4хP40: Timestamp,Backend,Layers,Model,MaxCtx,GenAmount,ProcessingTime,ProcessingSpeed,GenerationTime,GenerationSpeed,TotalTime,Output,Flags 2024-08-19 16:11:33.115719+00:00,koboldcpp_cublas.dll,99,L3-Umbral-Mind-RP-v3.0-8B.Q8_0,32768,100,75.61,432.07,16.46,6.08,92.06, 1 1 1 1,NoAVX2=False Threads=15 HighPriority=False NoBlas=False Cublas_Args=['mmq'] Tensor_Split=None BlasThreads=15 BlasBatchSize=512 FlashAttention=True KvCache=0

The changes are extremely minor.
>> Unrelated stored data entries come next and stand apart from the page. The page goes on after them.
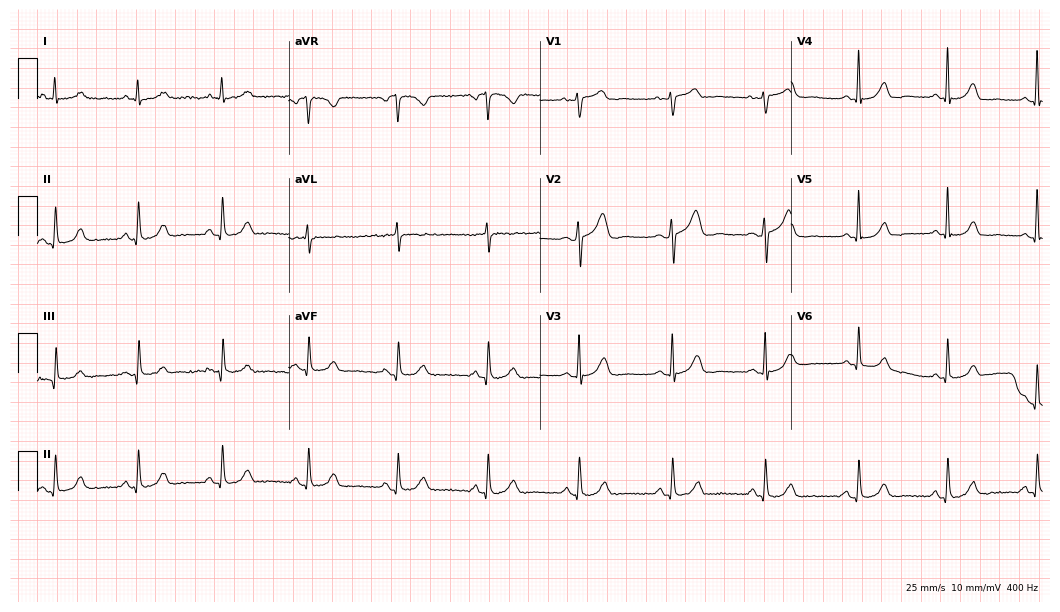
12-lead ECG (10.2-second recording at 400 Hz) from a 47-year-old woman. Labelled as a normal ECG.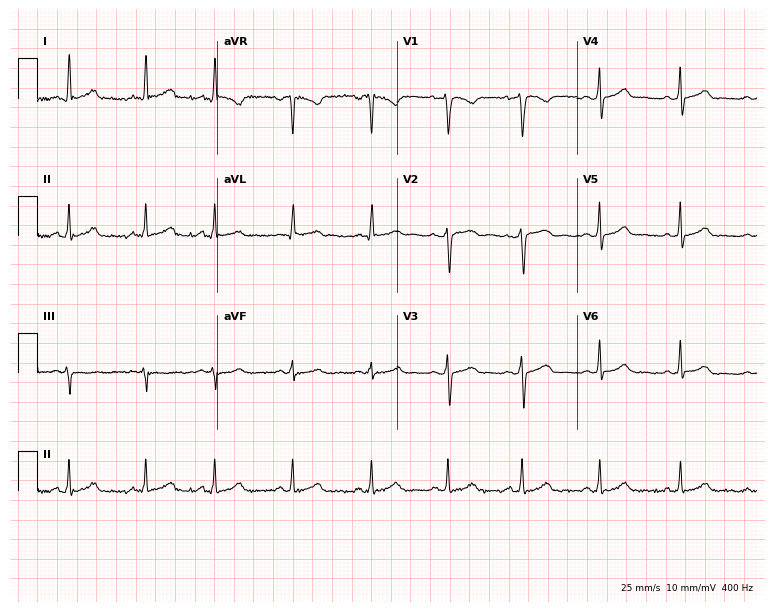
12-lead ECG from a female patient, 33 years old (7.3-second recording at 400 Hz). Recorded interpretation: within normal limits.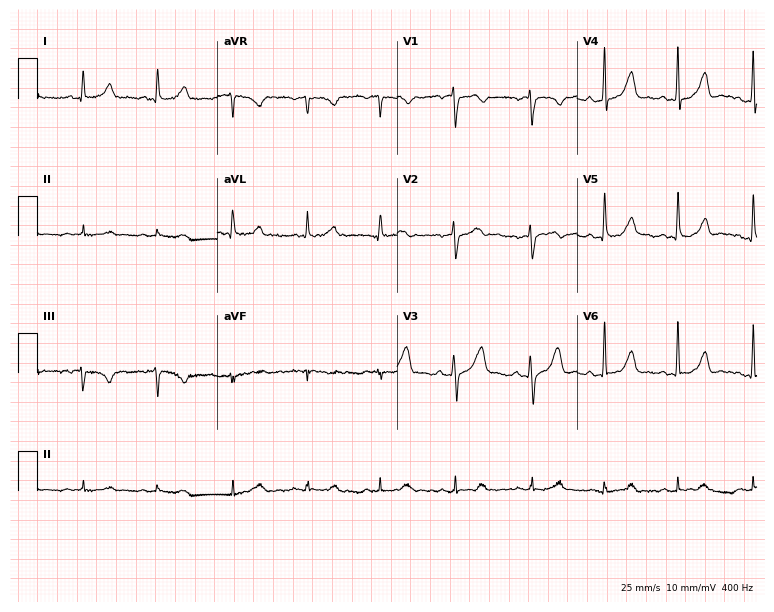
Electrocardiogram (7.3-second recording at 400 Hz), a 58-year-old female. Overall reading on record: normal ECG.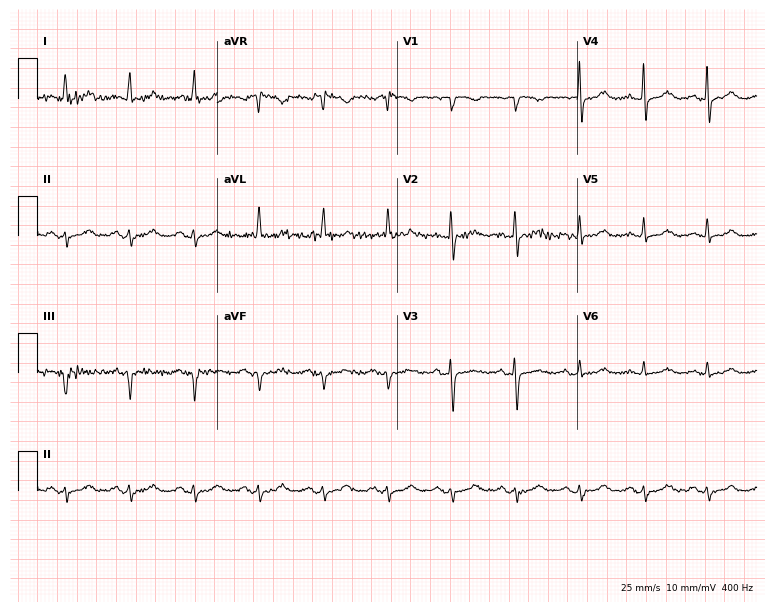
ECG (7.3-second recording at 400 Hz) — a 66-year-old woman. Screened for six findings — first-degree AV block, right bundle branch block (RBBB), left bundle branch block (LBBB), sinus bradycardia, atrial fibrillation (AF), sinus tachycardia — none is recorded. Findings outside these six are not listed.

Prompt processing speed improved a bit, generation speed worsened a bit, but maybe it's the matter of another change in llamacpp. Obviously, the problem was not in this parameter.

However, for this strange behavior only affects small models. For large models on Tesla P40s I have to enable rowsplit, which works quite differently. And for small models 2xP40 performance is enough.